In conclusion, by comparing with DPMarkov and DPRNN, experiments show that DTG performs better under the same privacy budgets in most cases. DTG has the advantage of extracting the temporal and spatial relationship of trajectory data.
6. Conclusion
This paper presents DTG. It is a trajectory generation model with high privacy and high availability by combining differential privacy and deep learning. In DTG, we first normalize the original trajectory dataset by sampling with the same interval. Second, we transform the spatial coordinates to grid identifiers by partitioning the geospatial space with the private hierarchical adaptive grid model. This model is densityaware and protects the privacy of the dataset’s spatial correlation by the Laplace mechanism. Third, DTG adopts the differentially private gradient descent algorithm to protect the privacy of the dataset’s temporal correlation by perturbing gradients. We experimentally compare DTG with the stateoftheart approaches in trajectory generation taking four metrics, and DTG has a better performance in the process of generating synthetic trajectories.

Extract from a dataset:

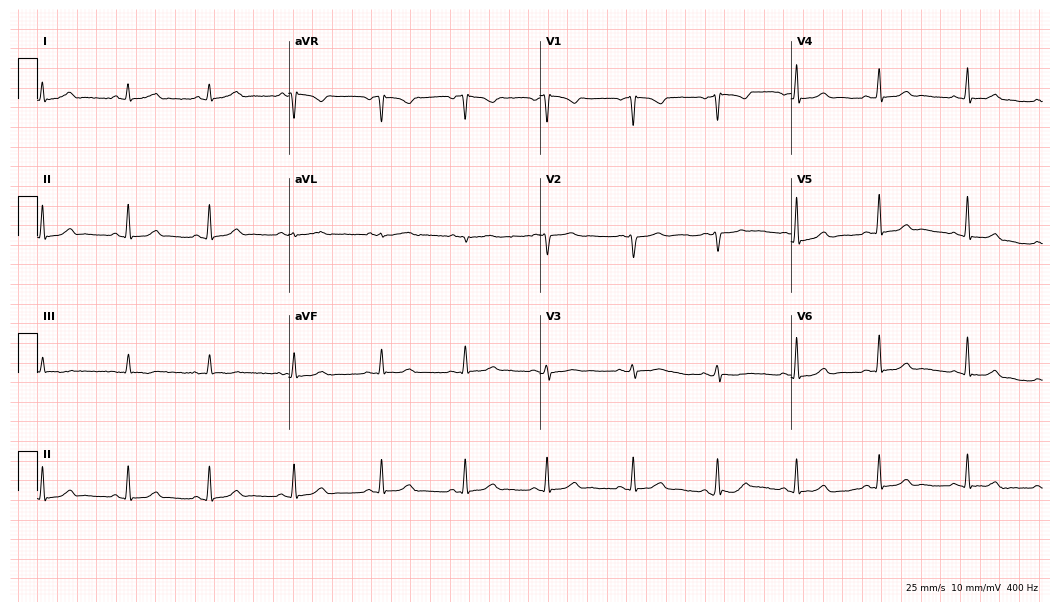
Electrocardiogram (10.2-second recording at 400 Hz), a woman, 49 years old. Overall reading on record: normal ECG.

In the field of trajectory synthesis, we plan to expand in the following aspects in the future: (i) more suitable deep learning models for trajectory generation to better model human mobility patterns, especially in terms of stopping points, etc; (ii) more efficient privacy allocation mechanisms to improve generated data availability; (iii) enhanced grid method to solve the problem of data sparseness.
Data Availability
The experiment data used to support the findings of this study are included in the article.
Conflicts of Interest
The authors declare that they have no conflicts of interest.
Acknowledgments
This work was supported by the National Natural Science Foundation of China (NSFC), Nos. 61941114, 61872836, 62001055, and 61802025.